FIG. 28 is a perspective view of the side opposite the chain pulley side of the transport apparatus shown in FIG. 21 with its sidewall removed.

FIG. 29 is a perspective end view of a tracking adjustment mechanism used in the transport apparatus shown in FIG. 21 .

FIG. 30 is a perspective view of the forward end of the transport apparatus shown in FIG. 21 including a tension adjustment mechanism used in the transport apparatus shown in 8 FIG. 21 .

FIG. 31 is a perspective view of a component of the tensioning and tracking mechanism used in the transport apparatus shown in FIG. 21 .

DETAILED DESCRIPTION OF SOME ILLUSTRATIVE EMBODIMENTS

General

There are two embodiments of our apparatus illustrated: One apparatus is designated by the numeral 10 ( FIGS. 1 through 5 ) and the other apparatus by the numeral 10 a . Both apparatus 10 and 10 a are designed to transport a person from a position on the ground onto the apparatus generally in a horizontal orientation. Both apparatus 10 and 10 a comprise a generally rectangular board assembly 12 upon which the person is positioned. This board assembly 12 has predetermined dimensions sufficient to support this person in a horizontal orientation, for example, its width generally ranges from 16 to 28 inches, its length generally ranges from 70 to 84 inches, and its height generally ranges from 0.5 to 10 inches. The board assembly 12 also includes a chassis or belt housing 14 holding two endless belts 14 a and 14 b , a drive system DS within the housing, and an external battery B attached to a hand-held, manually portable, external, detachable controller. In the apparatus 10 this controller is designated by 26 the numeral 18 and in the apparatus 10 a its controller is designated by the numeral 18 a.

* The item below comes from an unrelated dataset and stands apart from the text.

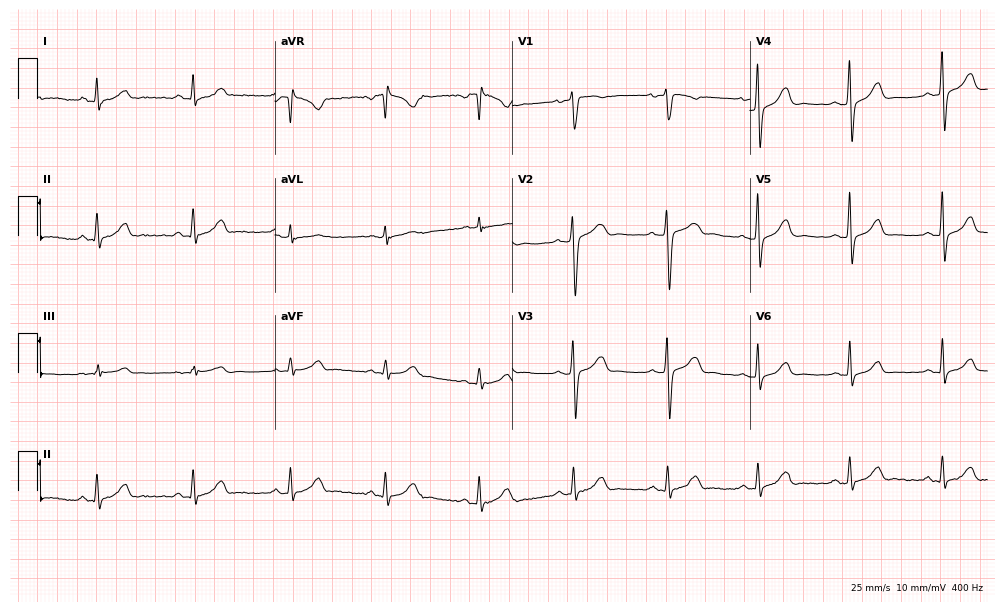
Electrocardiogram, a woman, 34 years old. Overall reading on record: normal ECG.

In the apparatus 10 a cable 20 connects the battery B to a motor M that is within the belt housing 14 . In the apparatus 10 a the cable is eliminated and a motor (not shown) is contained within its controller 18 a . The apparatus has a weight less than 100 pounds not including the weight of the detachable controller. The controller has a weight less than 12 pounds without the battery. The motor may be within a belt housing, or the motor may be within the controller. When the motor is within the controller, the weight of the apparatus is less than 65 pounds.

As depicted in FIGS. 15 and 21 through 33 , two endless belts 14 a and 14 b are coupled together mechanically to the motor M through a coupling connector CC on the motor's drive shaft to rotate the gears G 1 through G 4 ( FIGS. 27 and 28 ) in a gear box GB. The drive system DS is configured so that the endless belts 14 a and 14 b are advanced simultaneously in opposite directions. The battery B powers the motor M, which drives the gears G 1 through G 4 in the gear box GB. The drive system DS includes a tracking and tensioning system TTS for the belts 14 a and 14 b having spaced apart belt rollers BR 1 and BR 2 and spaced apart tension rollers TR 1 and TR 2 . In the embodiment depicted in FIGS. 6 through 6 E the motor (not shown) is within an enclosure 23 of the controller 18 a of the apparatus 10 a and is not within the belt housing 14 . This substantially reduces the weight of our apparatus. In either case, actuation of its drive motor advances the apparatus 10 or 10 a towards the person being transported.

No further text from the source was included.